**Task input:**
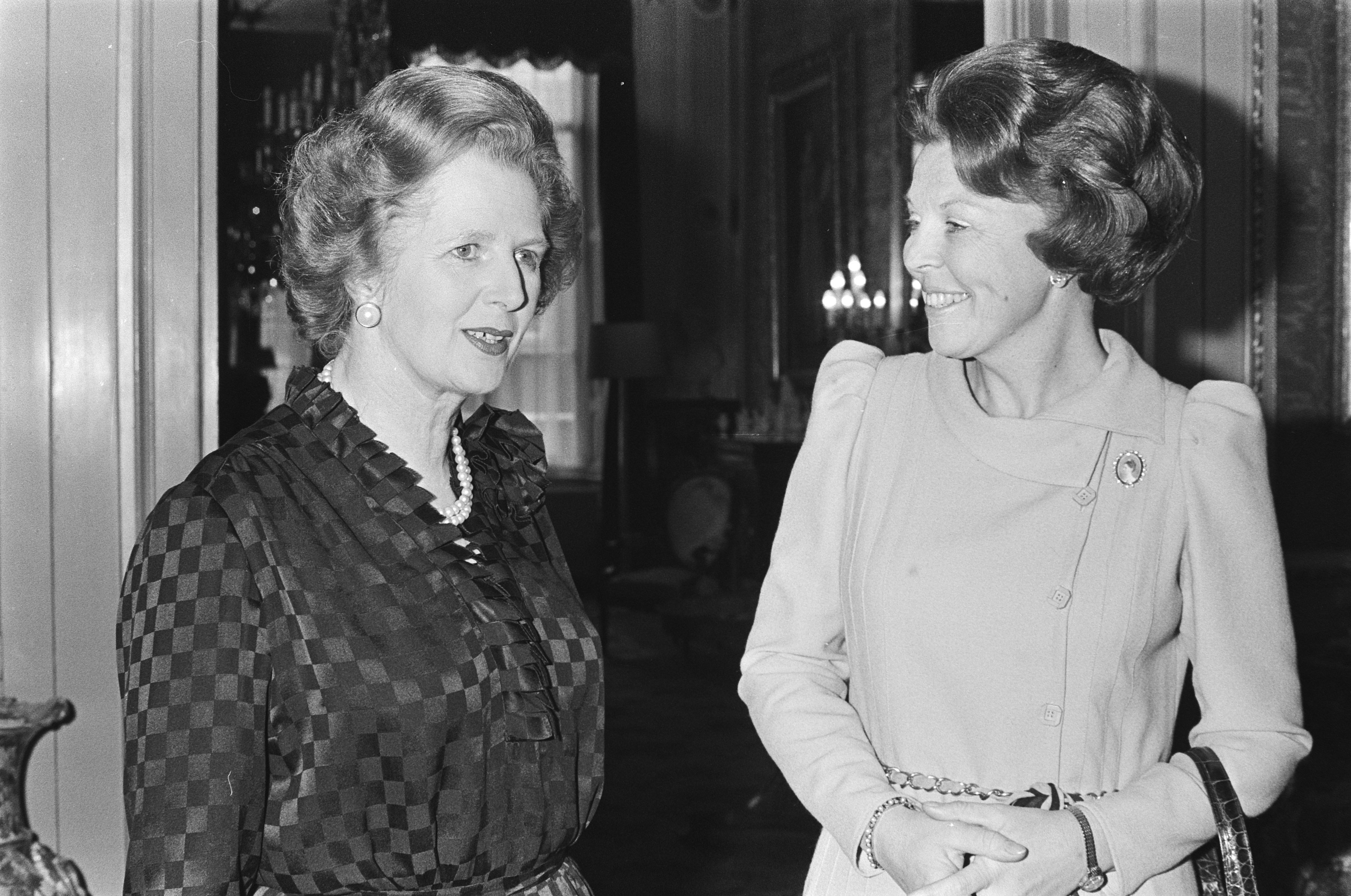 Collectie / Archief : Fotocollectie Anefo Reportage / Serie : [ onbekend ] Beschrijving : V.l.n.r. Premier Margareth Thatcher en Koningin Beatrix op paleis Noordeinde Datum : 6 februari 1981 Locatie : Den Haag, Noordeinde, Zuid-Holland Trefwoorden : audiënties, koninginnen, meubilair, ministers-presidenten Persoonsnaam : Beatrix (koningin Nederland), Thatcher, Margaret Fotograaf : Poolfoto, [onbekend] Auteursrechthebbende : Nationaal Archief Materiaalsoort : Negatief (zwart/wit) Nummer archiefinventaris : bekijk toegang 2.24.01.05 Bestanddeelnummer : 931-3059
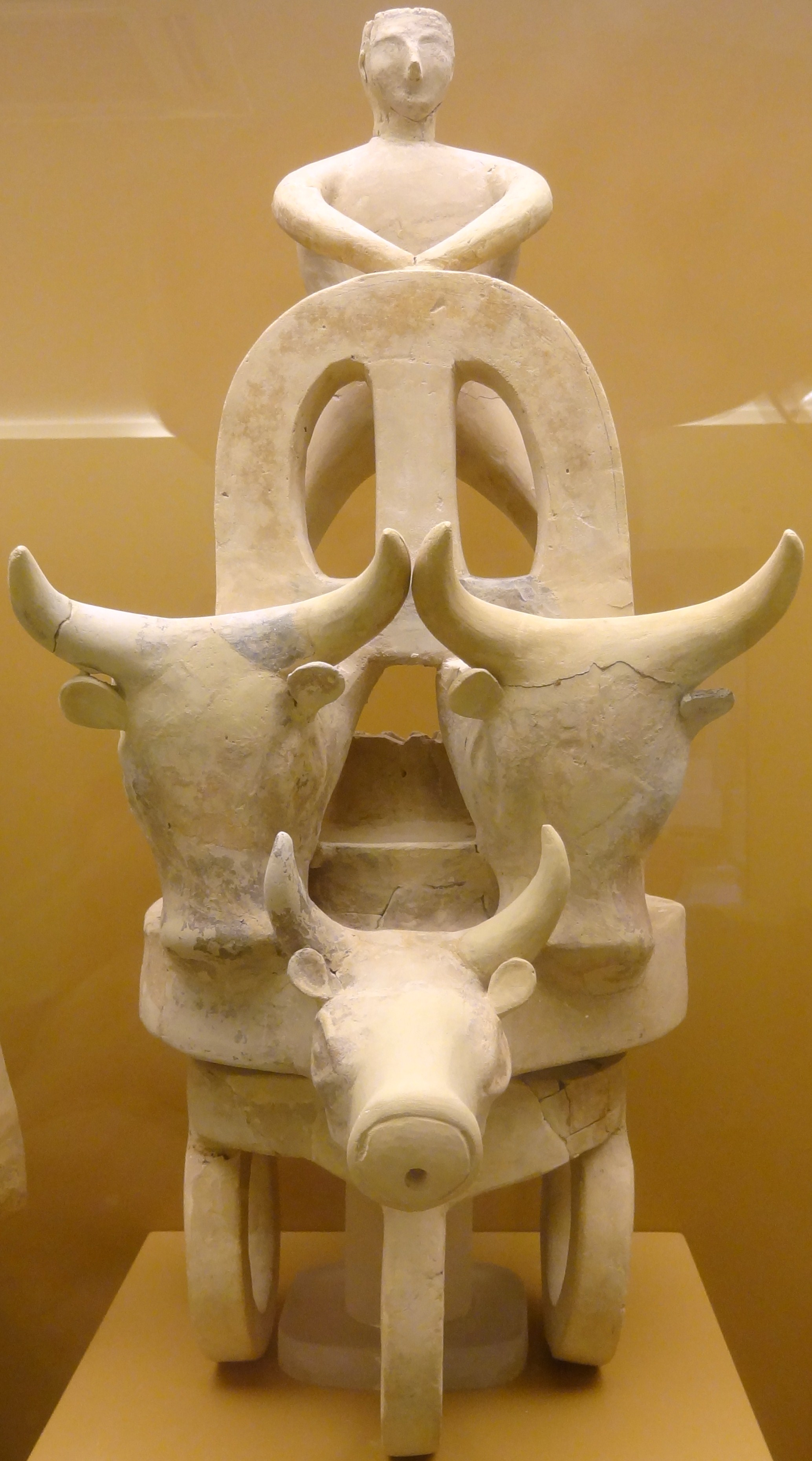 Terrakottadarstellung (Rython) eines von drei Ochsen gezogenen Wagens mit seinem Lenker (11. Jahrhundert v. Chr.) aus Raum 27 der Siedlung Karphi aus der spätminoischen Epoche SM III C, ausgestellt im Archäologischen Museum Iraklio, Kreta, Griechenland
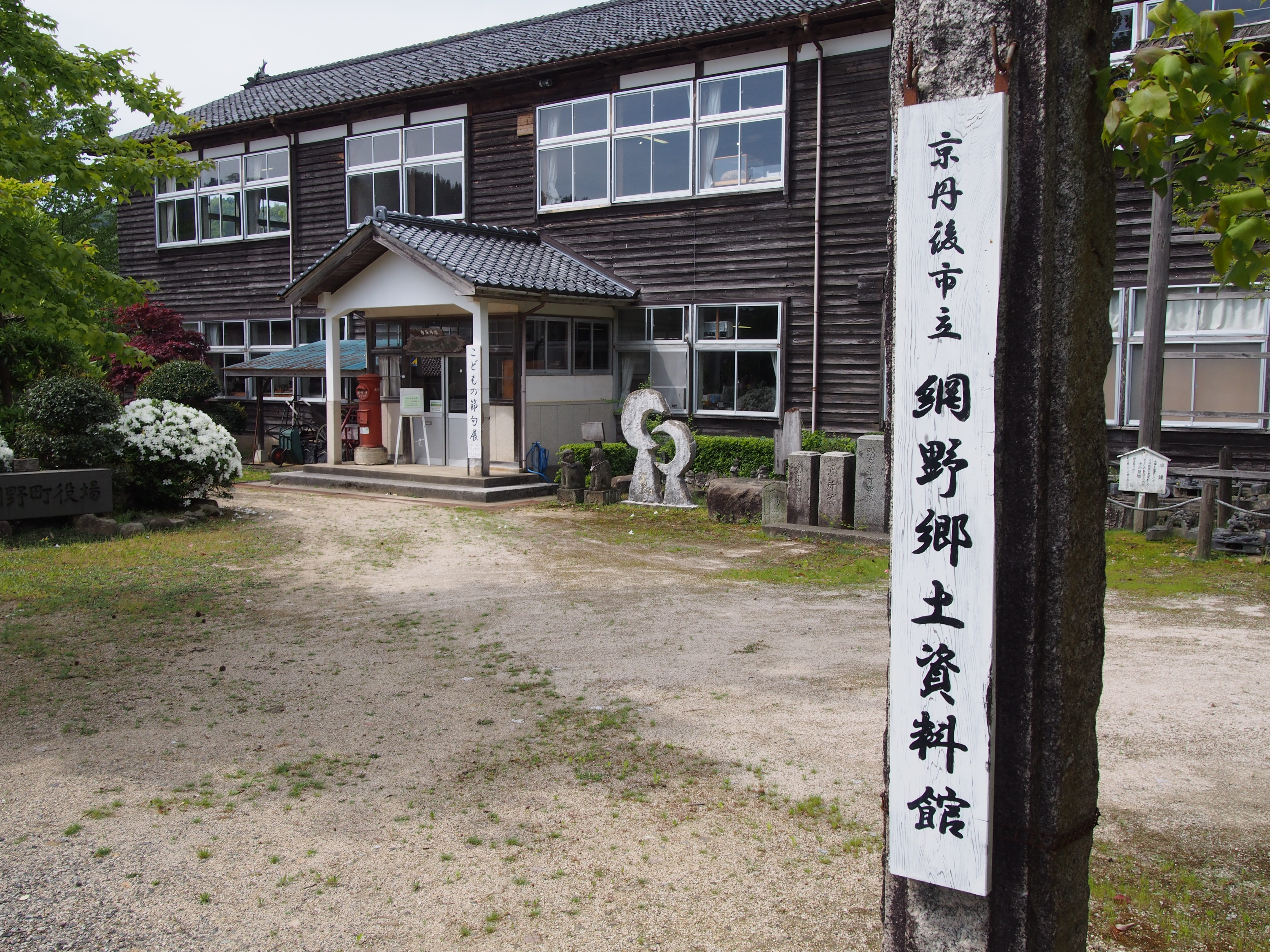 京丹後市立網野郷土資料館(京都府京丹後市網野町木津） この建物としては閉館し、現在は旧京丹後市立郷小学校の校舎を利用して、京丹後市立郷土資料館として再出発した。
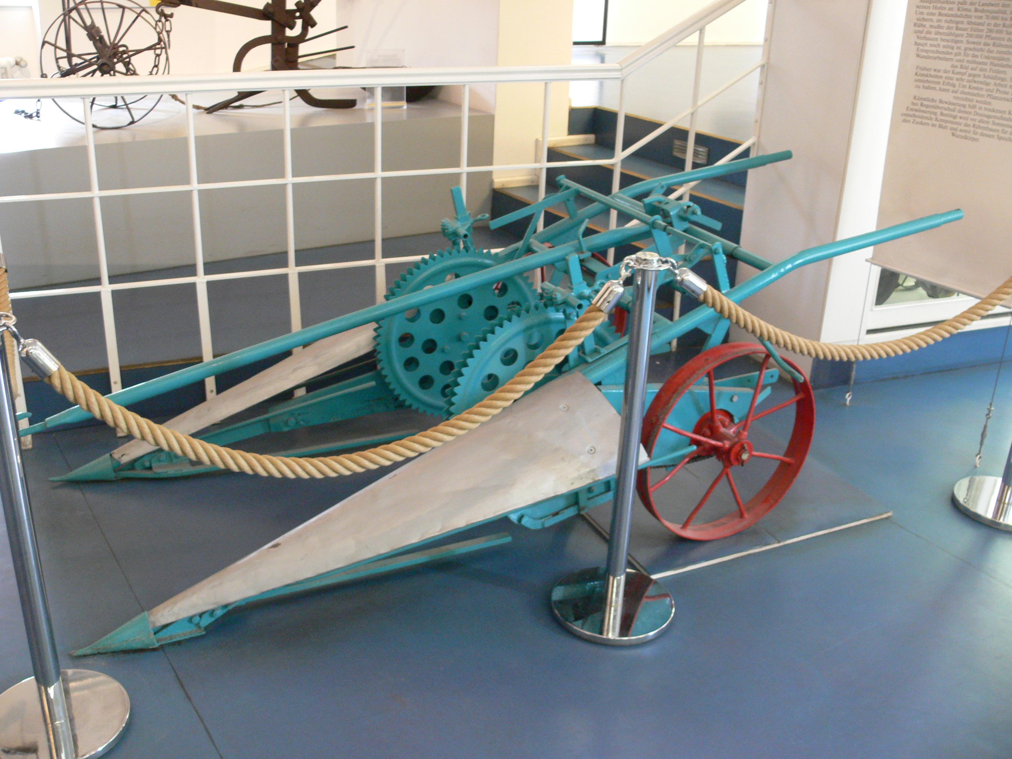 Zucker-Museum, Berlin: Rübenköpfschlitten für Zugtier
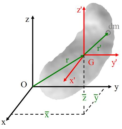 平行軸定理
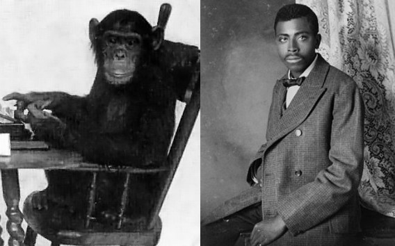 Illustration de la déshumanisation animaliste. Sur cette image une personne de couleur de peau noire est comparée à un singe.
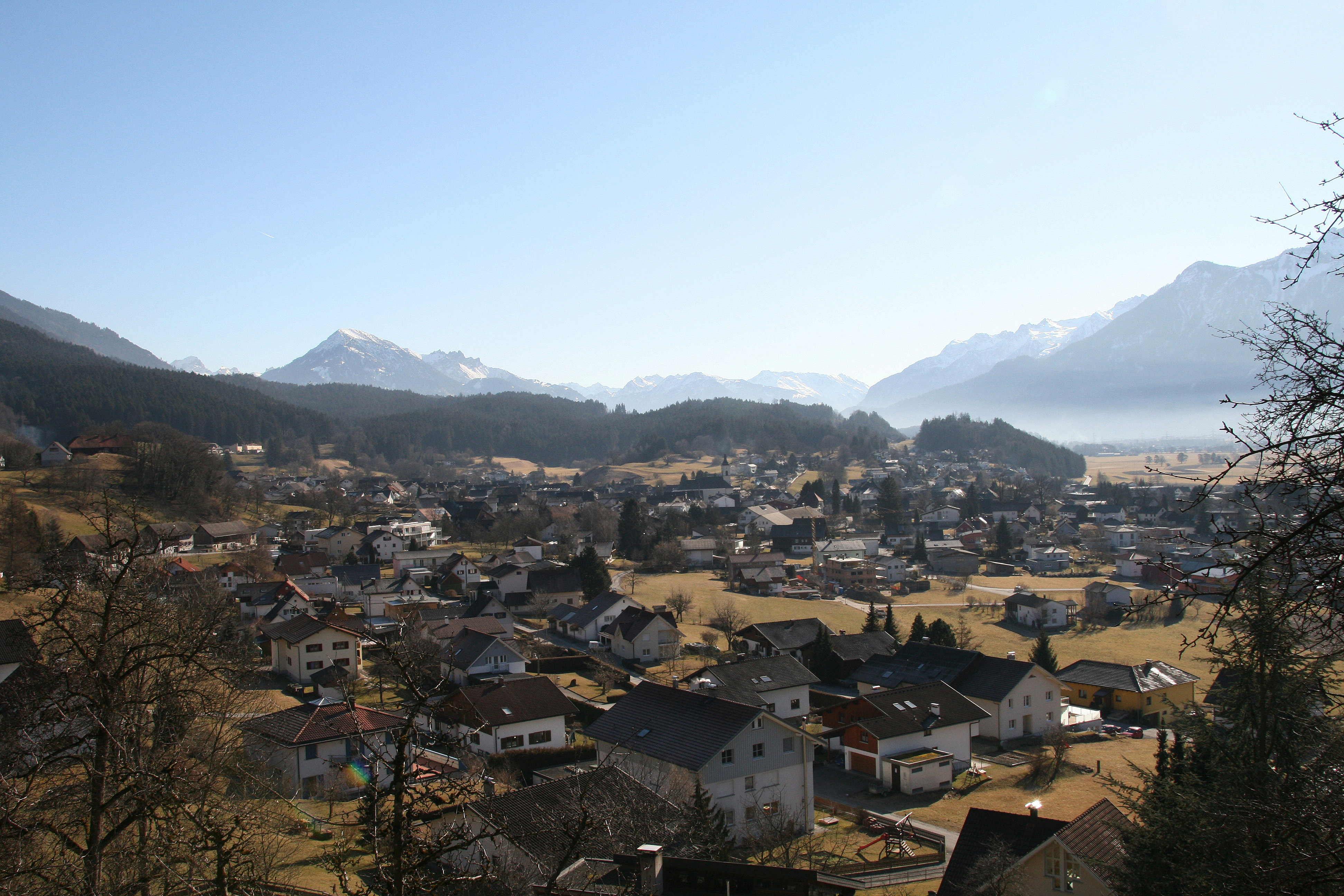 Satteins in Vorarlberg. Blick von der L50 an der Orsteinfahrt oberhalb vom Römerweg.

**Required work:**
Everything from the line holding "Zucker-Museum, Berlin: Rübenköpfschlitten" through the last line of the listing should be written out exactly, except for the pictures.

**Solution to the problem:**
 Zucker-Museum, Berlin: Rübenköpfschlitten für Zugtier
 平行軸定理
 Illustration de la déshumanisation animaliste. Sur cette image une personne de couleur de peau noire est comparée à un singe.
 Satteins in Vorarlberg. Blick von der L50 an der Orsteinfahrt oberhalb vom Römerweg.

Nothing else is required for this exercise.